M MyProject/OtherStuff/file1
M MyProject/OtherStuff/file2
M MyProject/MySharedLib/file3
M MyProject/MySharedLib/file4

Then you want to make a new changeset that has only the changes for MySharedLib that you want to push:

hg commit --include MyProject/MySharedLib

making your history look like:

[0]----[1]-----[2]

and then, before you commit the changes in OtherStuff you don't want to push you do a hg update to change the current parent revision so that your new changeset will have a parent of one instead of two:

hg update 1

Now when you do:

hg commit

your new changeset, three, will have only the non-MySharedLib changes and a parent of one, so you history will look like this:

[0]-----[1]--------[2]
          \
           --------[3]

Since two and three aren't one another's ancestors you can push either one without pushing the other.
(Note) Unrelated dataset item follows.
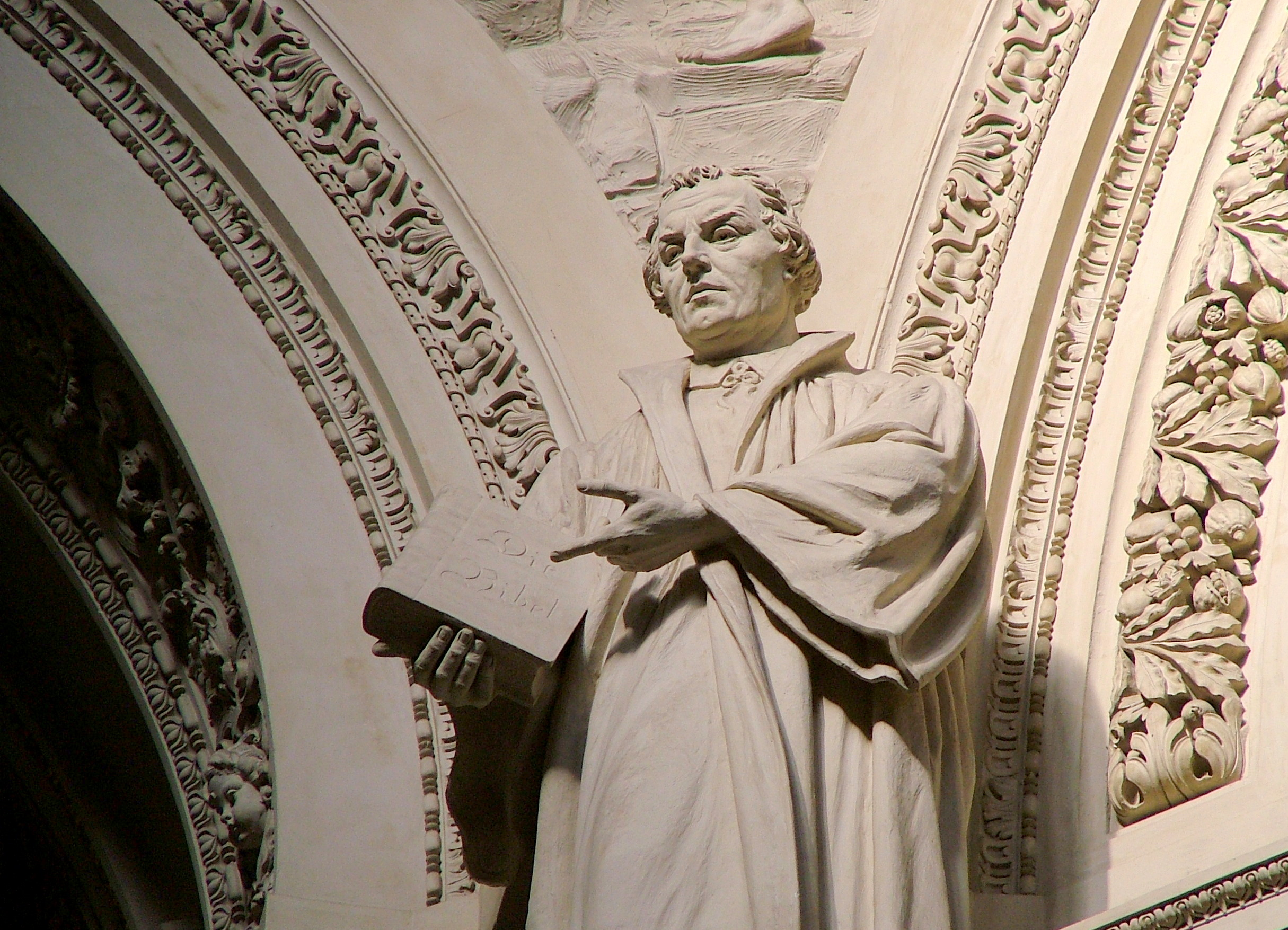 Martin Luther, Berliner Dom.

That said, omnifarious is right: your usage isn't just weird, it's out and out wrong. You should look at a subrepo setup. It almost certainly achieves your goals better than what you or I have just described.

Ry4an
Thank you very much for the clear explanation of how to manage multiple heads purposefully. As I said in the comment to omnifarious's answer, I'm currently using subrepos now, and was actually just seeing if there was a better way, since subrepos have some issues when cloning locally, branching, and don't necessarily show their status easily. My entire team is new to Mercurial, and subrepos are just one more thing to teach and handle, and I wanted to be sure that I made the right choice initially. Thanks again for the great explanation.
Andrew
No prob. Subrepos are definitely a little hassle-y right now, but they're only getting better with each release.
Ry4an
Indeed! I think a key insight into subrepos is that using them for shared libraries (meaning you actually contribute to them) is completely different than using them for remote libraries (that you're just pulling in as an API of sorts).